Os mercenários foram contratados por um agente desconhecido (que depois é descoberto como agente da CIA) que negociou com eles a invasão do país Vilena e a destituição de seu presidente. Aceito a proposta e chegando ao país, os mercenários conhecem a jovem Sandra, onde descobriu-se que ela é filha do ditador, mas que luta pela felicidade do seu povo (a ideia de felicidade é facilmente associada à democracia e à liberdade). Sandra não compartilha com as ideias de seu pai, e os mercenários passam a ser perseguidos por soldados do governo. Ao fugir, tentam convencer Sandra a deixar o país, mas seu sentimento de apego a seu país a faz desistir de fugir junto com os mercenários americanos. Este fato fez com que a ação dos mercenários, antes voltada à negociação de receber dinheiro pelo serviço de destituição do ditador de Vilena (o que constitui uma ação social com relação a fins, tipo de ação cunhado por Weber), se torne uma ação orientada pela emoção e pelo afeto (agora, interessava salvar a mulher e não necessariamente destituir o ditador do poder).

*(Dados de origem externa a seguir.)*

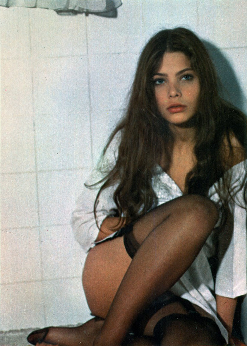 L'attrice italiana Ornella Muti in uno scatto di scena sul set del film Appassionata (1974) di Gianluigi Calderone.
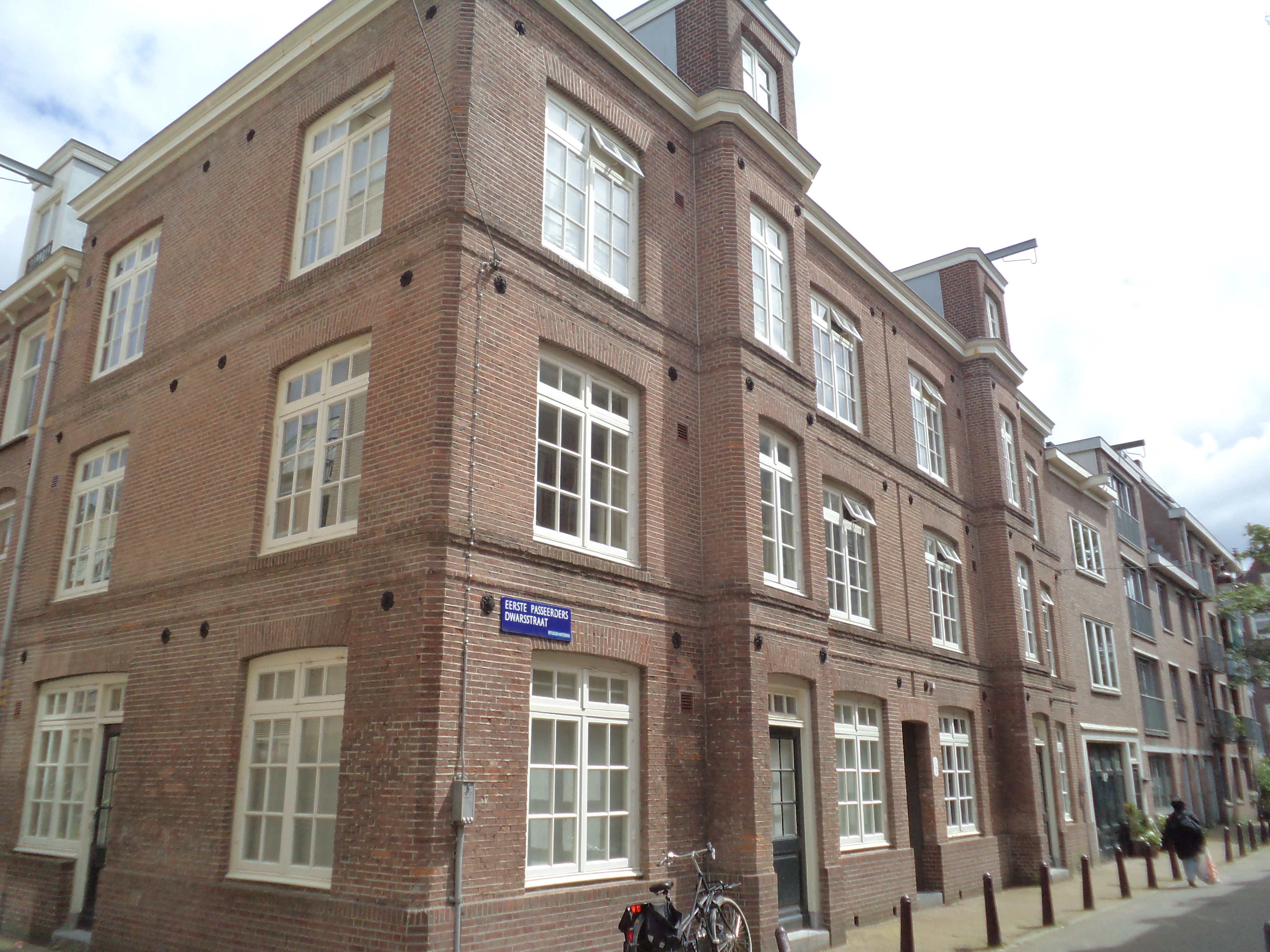 Klein modelblok arbeiderswoningen op de hoek Passeerdersstraat-Eerste Passeerdersdwarsstraat in de Amsterdamse volkswijk Jordaan, gebouwd 1852-1853 in opdracht van de Vereeniging ten behoeve der Arbeidersklasse te Amsterdam (VAK), H. Hana
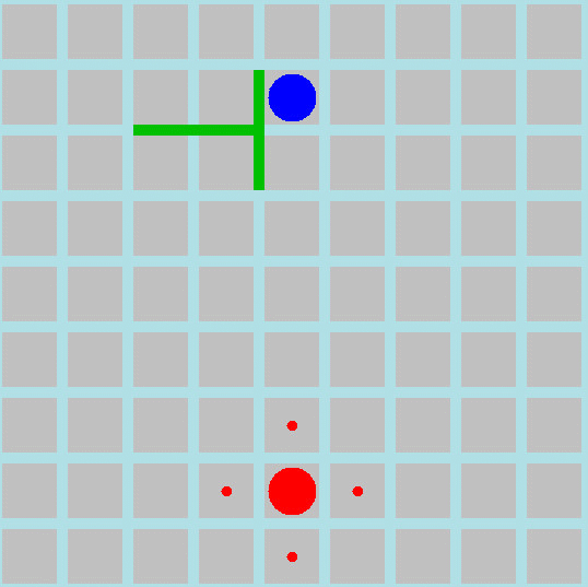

Temos aqui, portanto, a passagem da ação racional com relação a fins para uma ação afetiva, de caráter irracional, que não toma consciência das consequências do que a ação pode engendrar. No fim, o governo de Vilena é destruído e Sandra, que estava refém, é libertada.
Esta análise buscou usar a reflexão sociológica para compreender o filme em dois momentos, aqui chamados de fora de saga e dentro de saga, no intuito de realizar uma análise não unilateral, ainda que sem tantos esforços nem aprofundamentos. A reflexão permitiu ainda a constatação de que alguns filmes de ação americanos com ênfase internacional permanecem com a ideologia de quando ainda se fabricavam filmes durante a Guerra Fria na segunda metade do século XX, sob a propagação intensa da ideia de que o país de ordem socialista é vilão e que potências econômicas como os Estados Unidos estão mais bem preparadas para enfrentar o terrorismo e trazer “felicidade” e democracia ao “povo oprimido”.